Aunque 2.6 °C sigue siendo un nivel de calentamiento preocupante, es un grado entero mejor que la trayectoria de 3.6 °C en la que estábamos hace diez años, justo antes de que casi 200 países firmaran el histórico Acuerdo de París. Este avance no es casualidad; es el resultado directo de la implementación de mandatos de emisiones, subsidios a la energía limpia y una inversión considerable en investigación y desarrollo por parte de gobiernos, junto con el esfuerzo incansable de la industria privada en la producción masiva de paneles solares, turbinas eólicas, baterías y vehículos eléctricos.
La mala noticia es que este progreso se ha estancado en los últimos cuatro años. El Climate Action Tracker señala que las proyecciones de calentamiento se han mantenido tercamente fijas, ya que las naciones no han logrado tomar las acciones adicionales necesarias para acercar la curva al objetivo de 2 °C establecido en el acuerdo internacional.

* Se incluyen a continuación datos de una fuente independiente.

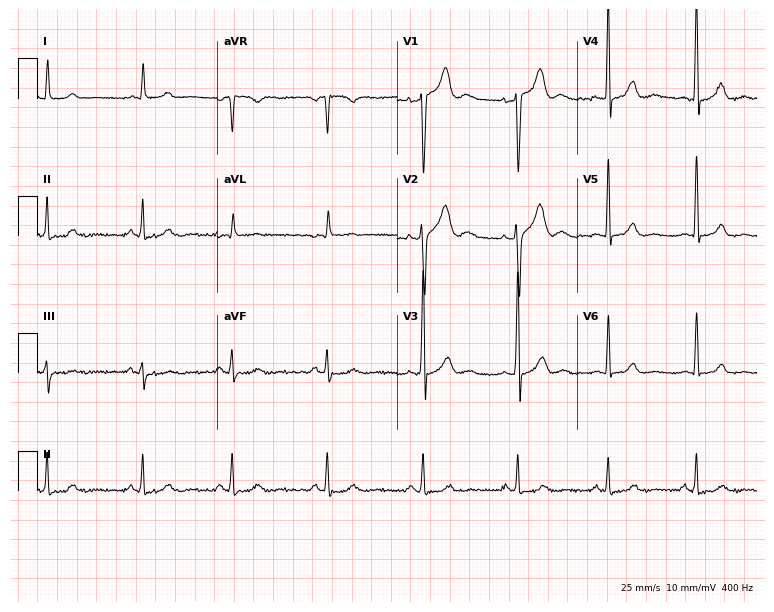
ECG — a 28-year-old male patient. Screened for six findings — first-degree AV block, right bundle branch block, left bundle branch block, sinus bradycardia, atrial fibrillation, sinus tachycardia — none is recorded. Findings outside these six are not listed.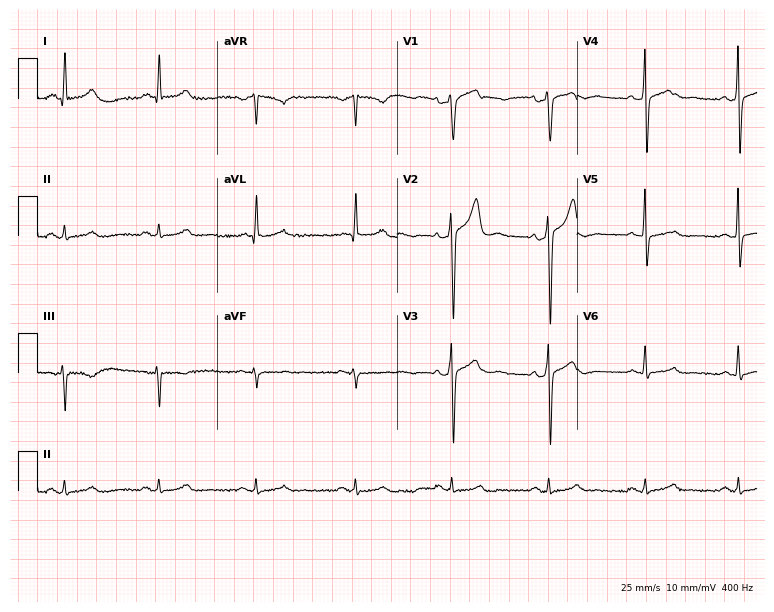
12-lead ECG from a 56-year-old male. Screened for six findings — first-degree AV block, right bundle branch block (RBBB), left bundle branch block (LBBB), sinus bradycardia, atrial fibrillation (AF), sinus tachycardia — none is recorded. Findings outside these six are not listed.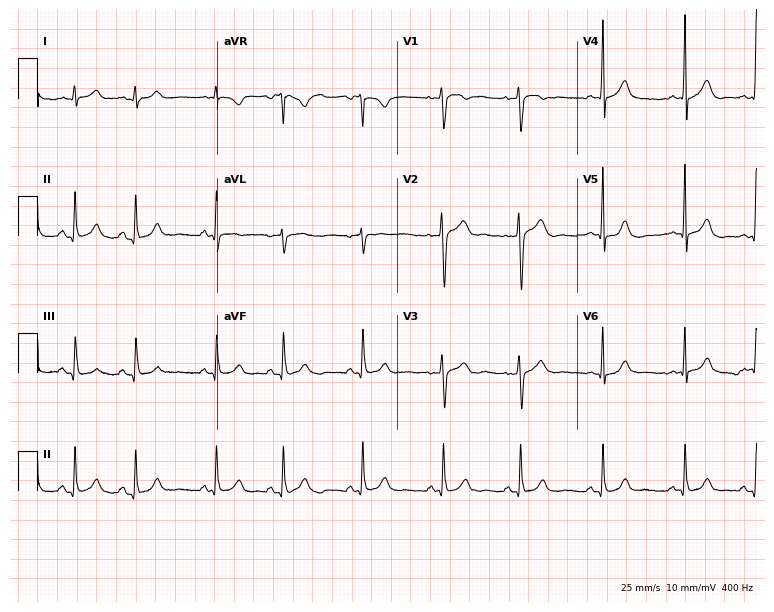
Resting 12-lead electrocardiogram (7.3-second recording at 400 Hz). Patient: a female, 27 years old. None of these six findings is recorded: first-degree AV block, right bundle branch block, left bundle branch block, sinus bradycardia, atrial fibrillation, sinus tachycardia. Other findings, if any, are not listed.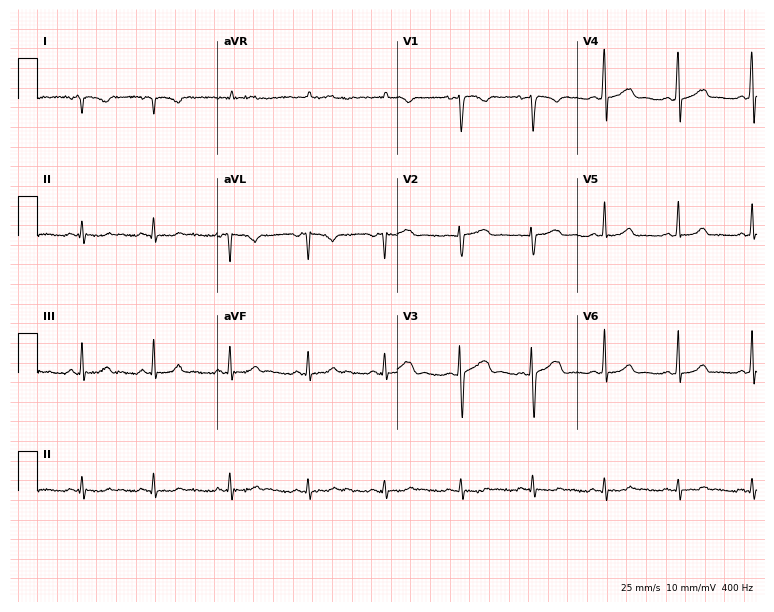
12-lead ECG from a female, 25 years old. Screened for six findings — first-degree AV block, right bundle branch block, left bundle branch block, sinus bradycardia, atrial fibrillation, sinus tachycardia — none is recorded.

Sin embargo, haber recortado un grado de peligro es una prueba demostrable de nuestra capacidad colectiva para abordar una amenaza global compleja. Hemos sentado las bases técnicas para una sociedad que puede operar con mucha menos emisión de gases de efecto invernadero. La infraestructura, la transformación digital para la sostenibilidad y las soluciones están ahí.

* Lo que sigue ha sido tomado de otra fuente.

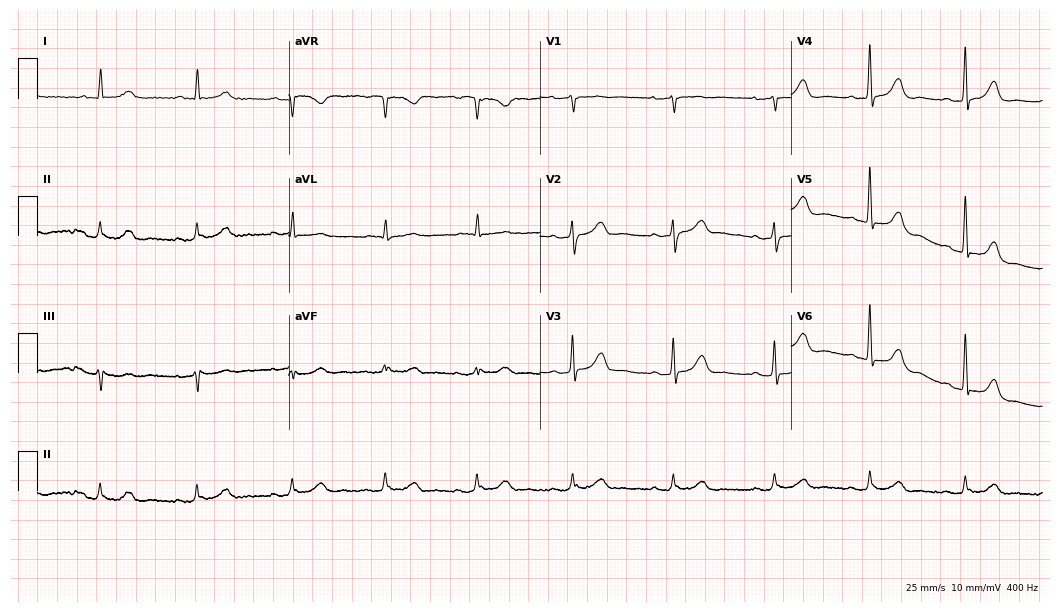
Resting 12-lead electrocardiogram (10.2-second recording at 400 Hz). Patient: a man, 85 years old. None of these six findings is recorded: first-degree AV block, right bundle branch block, left bundle branch block, sinus bradycardia, atrial fibrillation, sinus tachycardia. Only these six findings were labelled.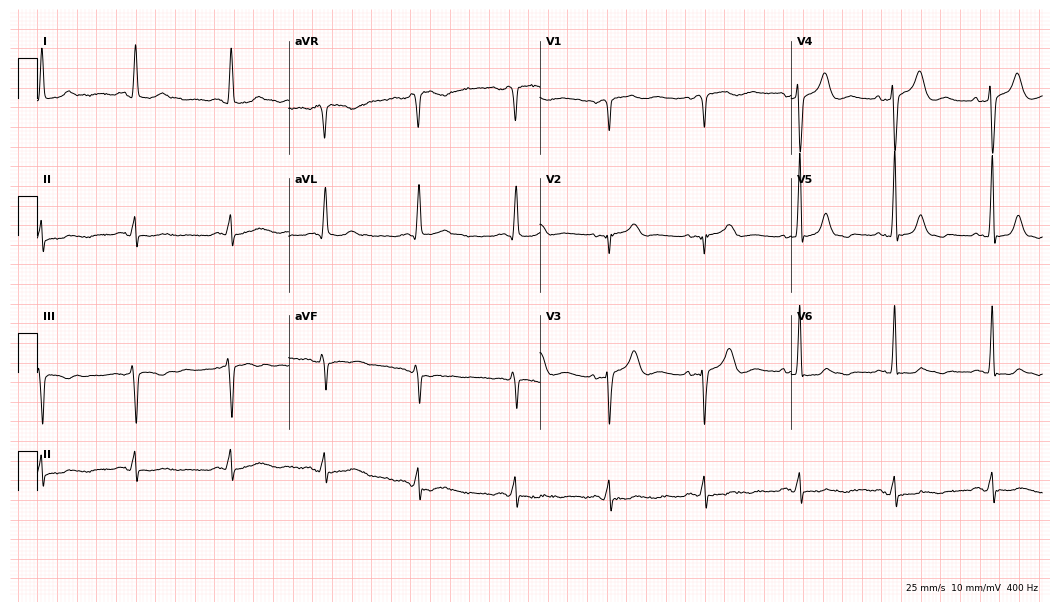
12-lead ECG (10.2-second recording at 400 Hz) from a 77-year-old woman. Labelled as a normal ECG.

Conclusión: Un Horizonte de Esperanza y Acción Continua
El 2025 nos recuerda que la lucha contra el cambio climático es una maratón, no un sprint. A pesar de los desafíos y los retrocesos puntuales, los avances en China, la revolución del almacenamiento de baterías, la influencia positiva de la IA en la inversión energética y el progreso colectivo en la mitigación de las peores proyecciones de calentamiento son faros de esperanza. Estas historias demuestran que la innovación tecnológica, impulsada por la colaboración global y el compromiso empresarial, tiene el poder de transformar nuestra relación con el planeta. Es fundamental que el mundo encuentre la voluntad colectiva para acelerar el ritmo, aprovechando la base técnica ya establecida y las lecciones aprendidas para construir un futuro más sostenible y resiliente. El camino es largo, pero estas «luces brillantes» del 2025 nos muestran que el progreso es posible y que la acción continua es la clave para un mañana más verde.